Site icon IT World Canada

Shooting consultants in a barrel

Everybody makes lawyer jokes, but I don’t know of anyone who makes consulting jokes.

More common is the approach taken by this month’s issue of GQ magazine, which features a story (unavailable online) about outside experts graced with a photo of large-domed, bug-eyed monsters out of a 1940s horror movie. It is a story about “the most terrifying corporate plague imaginable,” featuring evildoers who “will suck the lifeblood out of your organization and leave nothing but corpes in their wake.”

The author, a former consultant himself, is careful to distinguish between the good consultants and the bad. “I’m not talking about the various genuinely useful outsiders we’d come in and help us do, like, actual work – creating specific new products hat might wind up being used by real live consumers,” he writes, referring to them as vendors. He means the real strategic pointy-heads. “Management spends the equivalent of an entire department’s paycheque to fund outside experts who replicate information that’s readily available from internal sources . . . know that they are not there to make your job better. They aren’t there to make anything better.”
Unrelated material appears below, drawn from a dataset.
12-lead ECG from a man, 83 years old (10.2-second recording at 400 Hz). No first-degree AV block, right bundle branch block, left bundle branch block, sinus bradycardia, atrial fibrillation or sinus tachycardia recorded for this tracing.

There was something at once familiar and vaguely weary about the entire piece, as though it could have been written 10 years ago, and offered little more than the rub that those who find themselves forced out of a gig could also take up consulting. Such jobs are the business equivalent of movie criticism – something everyone thinks they could do, and perhaps even enjoy.

Consultants have become so easy to hate that it’s getting more difficult to recognize the value they bring to the table. This includes a fresh, outsider’s perspective on what are sometimes long-standing problems in an entrenched culture; a knowledge of industry best practices, technologies or techniques that can propel a range of stalled corporate objectives; and, an ability to focus squarely on strategic thinking without overly disrupting those charged with day-to-day operations. At their best, engaging a consultant should be like a CEO or department head turning to an experienced colleague or friend and asking, “How do other people do this? How did you do it?”
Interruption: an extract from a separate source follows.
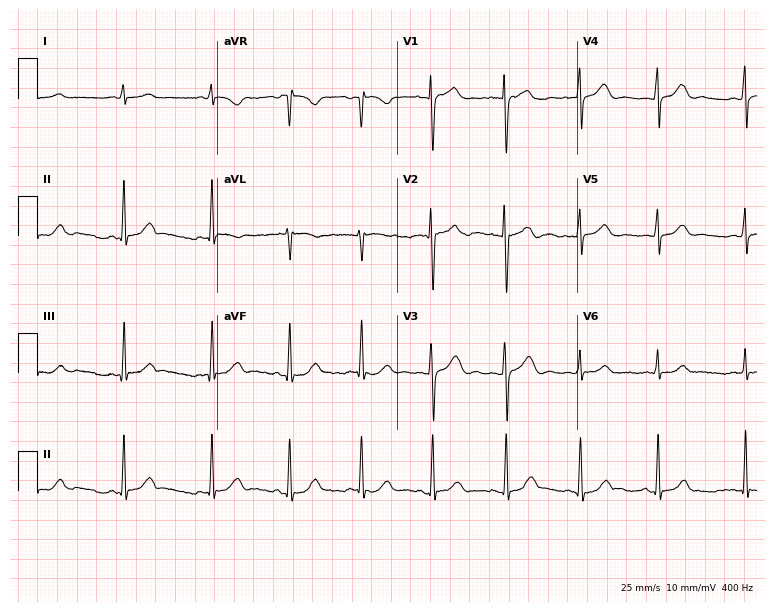
12-lead ECG (7.3-second recording at 400 Hz) from a 24-year-old woman. Labelled as a normal ECG.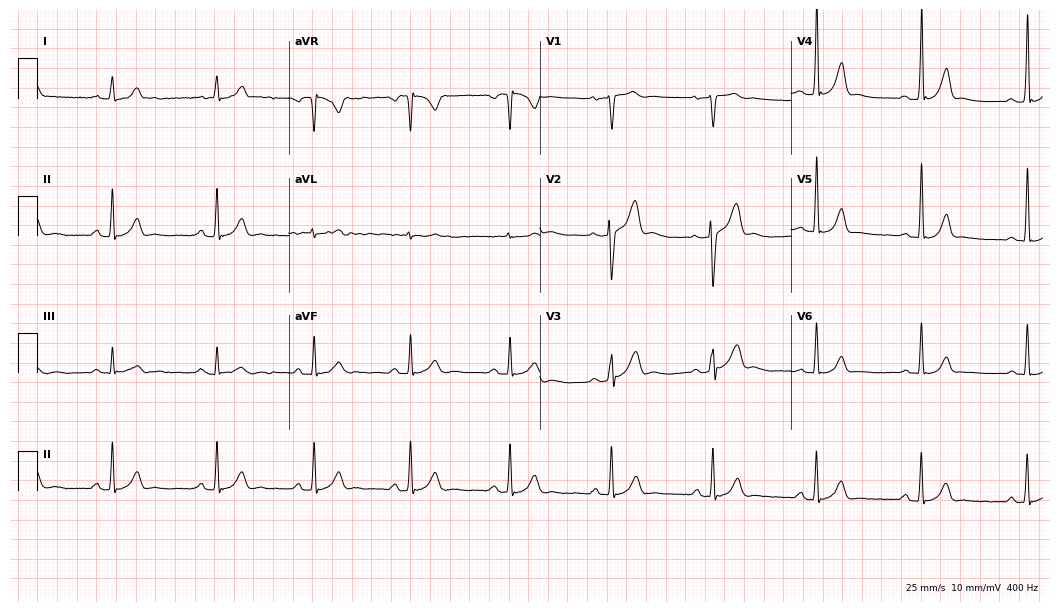
12-lead ECG from a 29-year-old man. Labelled as a normal ECG.

IT departments are increasingly being looked at much like consulting organizations, which means they are saddled with all the negative connotations associated with them. They are brought in to projects or to help align processes late in the game, with insufficient knowledge of the players and their histories. They are not always acting like the “vendors” of the GQ article, providing a quick-fix custom application but often fine-tuning or making better use of existing equipment or software to deal with problems. They possess specialist knowledge available to no one else in the organization, yet compared with real consultants they are limited in their ability to make recommendations beyond what happens to the corporate network. And unlike real consultants, they are still dealing with all those day-to-day operations.

I think GQ is right in that consultants often spend their days on safari, unearthing the tribal knowledge that shouldn’t be hard to find in the average company. But all enterprises could improve the way they can communicate. There are a lot of tools to do this, and even a few that the IT department could set up and manage for the organization’s benefit. But there has to be a commitment across the employee base to use those tools and really share what they know. That’s the real challenge. Which means it may be time to call in the consultants.